Segundo estudo publicado na Science Direct, a consciência não seria apenas resultado de uma área isolada do cérebro, mas sim um fenômeno distribuído envolvendo múltiplas regiões neurais. Portanto, ela emerge da integração de padrões de atividade elétrica sincronizada, formando um campo dinâmico que conecta diferentes partes do cérebro.

Essa abordagem teórica propõe que a consciência se comporta como um campo gerado por interações neurais coordenadas, semelhante a processos físicos complexos. Além disso, o modelo sugere que padrões espaço-temporais de atividade cerebral podem explicar como mente e experiência subjetiva estão interligadas.

Elemento
Descrição Científica

Origem da Consciência
Resultado da integração entre múltiplas regiões do cérebro

Funcionamento
Baseado em padrões de atividade elétrica sincronizada

Natureza
Campo dinâmico gerado por interações neurais coordenadas

Interpretação
Explica a relação entre mente e experiência subjetiva

Como a ciência encara essa hipótese?

Atualmente, a hipótese ainda é especulativa e carece de comprovação experimental. Contudo, abre caminhos para repensar conceitos de vida, morte e consciência sob a ótica da física teórica. Além disso, desafia paradigmas materialistas que dominam a neurociência.

Pesquisadores destacam que modelos como este podem inspirar novos experimentos e investigações matemáticas, permitindo uma abordagem interdisciplinar entre física, filosofia e neurociência.
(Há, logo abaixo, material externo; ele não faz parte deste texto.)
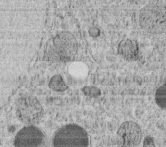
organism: C. elegans
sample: C. elegans embryo early stage
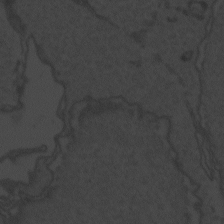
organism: Zebrafish
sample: Macrophage infected with Toxoplasma gondii
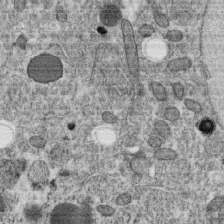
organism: C. elegans
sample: C. elegans oocyte; sperm cells
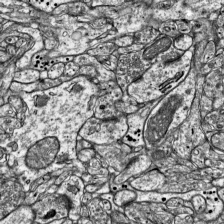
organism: Mouse
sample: Visual Cortex
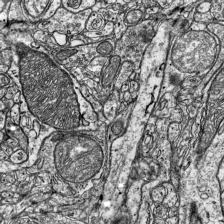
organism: Mouse
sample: Visual Cortex
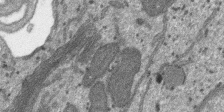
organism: Human
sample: Lung epithelial cells infected with SARS-CoV-2
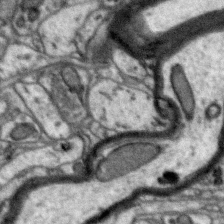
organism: Zebra finch
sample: Brain
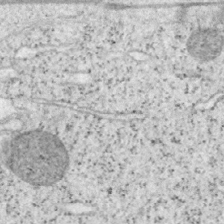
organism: Mouse
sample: OT-I killer T cells with ID8 ovarian cancer cells
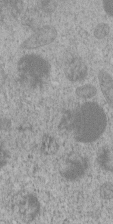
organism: C. elegans
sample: C. elegans embryo early stage
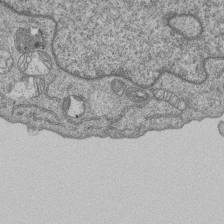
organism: Human
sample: MDA-MB-231 cells
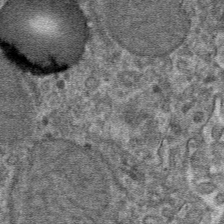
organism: Mouse
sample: Mouse hepatocytes
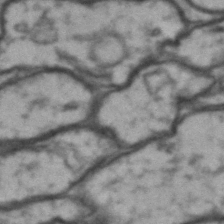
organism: Drosophila
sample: Brain
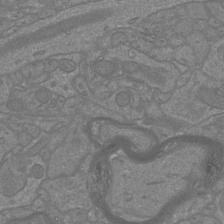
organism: Mouse
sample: Cortical neurons
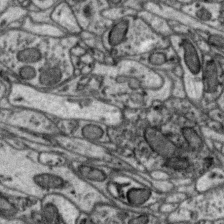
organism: Zebra finch
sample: Brain
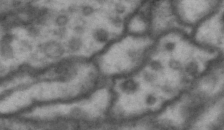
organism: Drosophila
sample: Brain
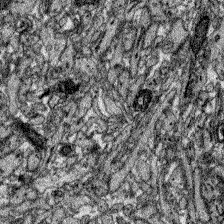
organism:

Essa teoria propõe que a consciência não termina com o corpo e levanta debates- Imagem criada por inteligência artificial (ChatGPT / Olhar Digital)

Quais impactos teria a consciência como campo universal?

Se comprovada, essa teoria poderia transformar nossa compreensão da vida e da morte. Além disso, poderia influenciar áreas como inteligência artificial, espiritualidade e terapias psicológicas, integrando ciência e filosofia.

Além do mais, o conceito sugere que todos os seres estariam conectados por esse campo de consciência. Portanto, as implicações éticas e sociais poderiam ser profundas, reavaliando como nos relacionamos com o mundo e com os outros.

Aspecto
Descrição

Origem
Campo universal presente antes do espaço-tempo

Função
Gerar e integrar experiências conscientes

Aplicação
Base teórica para física, neurociência e filosofia

Como essa teoria pode mudar nossa visão da morte?

Ao sugerir que a consciência continua após o corpo físico, a teoria propõe uma interpretação diferente da morte. Portanto, o fim da vida corporal não significaria o fim da experiência consciente, mas sim uma transição para um plano maior.

Essa perspectiva desafia concepções tradicionais e pode influenciar debates sobre ética, espiritualidade e ciência. Além disso, promove uma reflexão sobre a conexão entre mente, corpo e universo.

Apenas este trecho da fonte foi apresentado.